A pandemia de Covid-19 nos impôs alguns limites e as aulas presenciais foram as primeiras atividades a serem interrompidas no mundo todo. O uso das diversas ferramentas digitais passou a ser o único meio possível para a continuidade do desenvolvimento cognitivo de nossos estudantes. 

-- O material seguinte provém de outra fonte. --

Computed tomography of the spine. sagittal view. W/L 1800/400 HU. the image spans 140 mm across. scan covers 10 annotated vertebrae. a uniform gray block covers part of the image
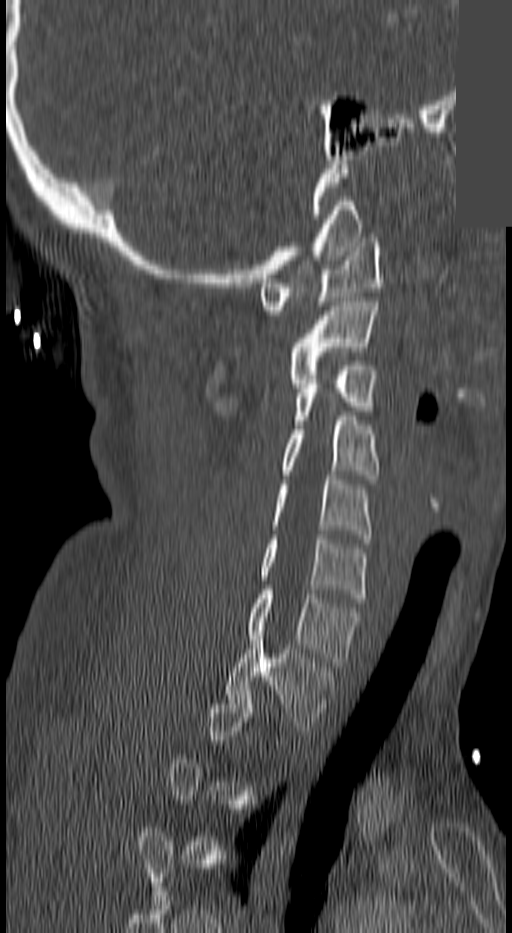 In the table, x1 and y1 are a box's top-left corner and x2 and y2 its bottom-right corner, in pixels.
A vertebra is boxed only from the first to the last slice where its cross-section is at least a third of its largest; slices outside that range leave it without a box.
| vertebra | x1 | y1 | x2 | y2 |
|---|---|---|---|---|
| C1 | 257 | 238 | 381 | 314 |
| C2 | 287 | 302 | 377 | 388 |
| C3 | 293 | 361 | 377 | 429 |
| C4 | 283 | 416 | 377 | 484 |
| C5 | 272 | 475 | 373 | 538 |
| C6 | 257 | 535 | 366 | 602 |
| C7 | 246 | 590 | 359 | 666 |
| T1 | 224 | 635 | 333 | 730 |

Recentemente, em meados do ano de 2014, foi aprovada no Brasil a Lei nº 12.965, que institui o marco civil da internet. De lá para cá pouca coisa aconteceu e um controle cada vez mais fragilizado dos dados dos usuários se tornou rotina. É preciso atenção urgente, tanto das autoridades governamentais como dos próprios usuários, afinal, não conseguimos mais interagir sem o uso da internet, estamos cada vez mais dependentes dessa ágil plataforma interativa. 

Somos seres sociais, precisamos do contato humano para sobreviver. Alguns estímulos cognitivos importantes ao desenvolvimento humano ocorrem de forma presencial e ficam prejudicados em contatos remotos. Mas isso não significa que o desenvolvimento dessas funções nessa nova modalidade de ensino seja algo impossível. 

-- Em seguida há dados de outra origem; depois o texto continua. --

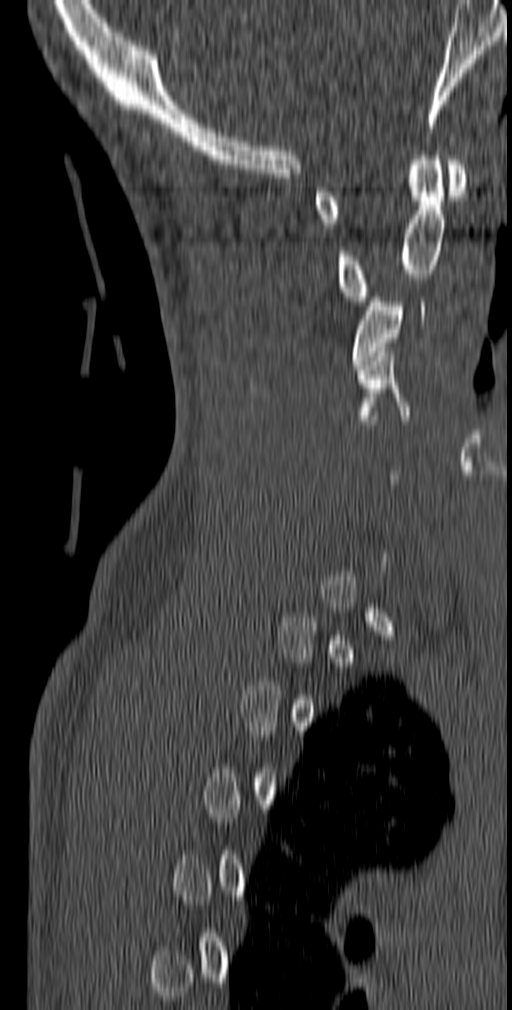

CT · sagittal view · bone window
Not every vertebra on this slice has a box: a vertebra is boxed only from the first to the last slice where its cross-section is at least a third of its largest, and this slice is outside that range for at least one of them.
<vertebrae><v name="C1" x1="313" y1="160" x2="467" y2="228"/><v name="C2" x1="337" y1="151" x2="445" y2="305"/><v name="C3" x1="351" y1="293" x2="425" y2="369"/><v name="C4" x1="356" y1="347" x2="409" y2="424"/></vertebrae>

O estudo remoto exige um grau elevado de maturidade cerebral do estudante. Funções cerebrais como memória de trabalho, controle inibitório, flexibilidade cognitiva, planejamento, resolução de problemas e raciocínio, são essenciais para o desenvolvimento cognitivo e muito importantes para o aproveitamento adequado do ensino remoto. Tais funções, se estimuladas de forma acertada, se desenvolvem ao longo da vida, mas seu pico de desenvolvimento em média, acontece no período da Educação Básica.

Ocorre que em tempos de Educação presencial esses estímulos são desenvolvidos intencionalmente no interior das instituições de ensino, de forma pontual, atenta e profissional. Já na Educação remota, os adultos mais próximos do estudante ganham essa atribuição, porém, não de forma profissional. Os professores passam a ter apenas um contato distante com o aluno, mediado pela tecnologia da informação. 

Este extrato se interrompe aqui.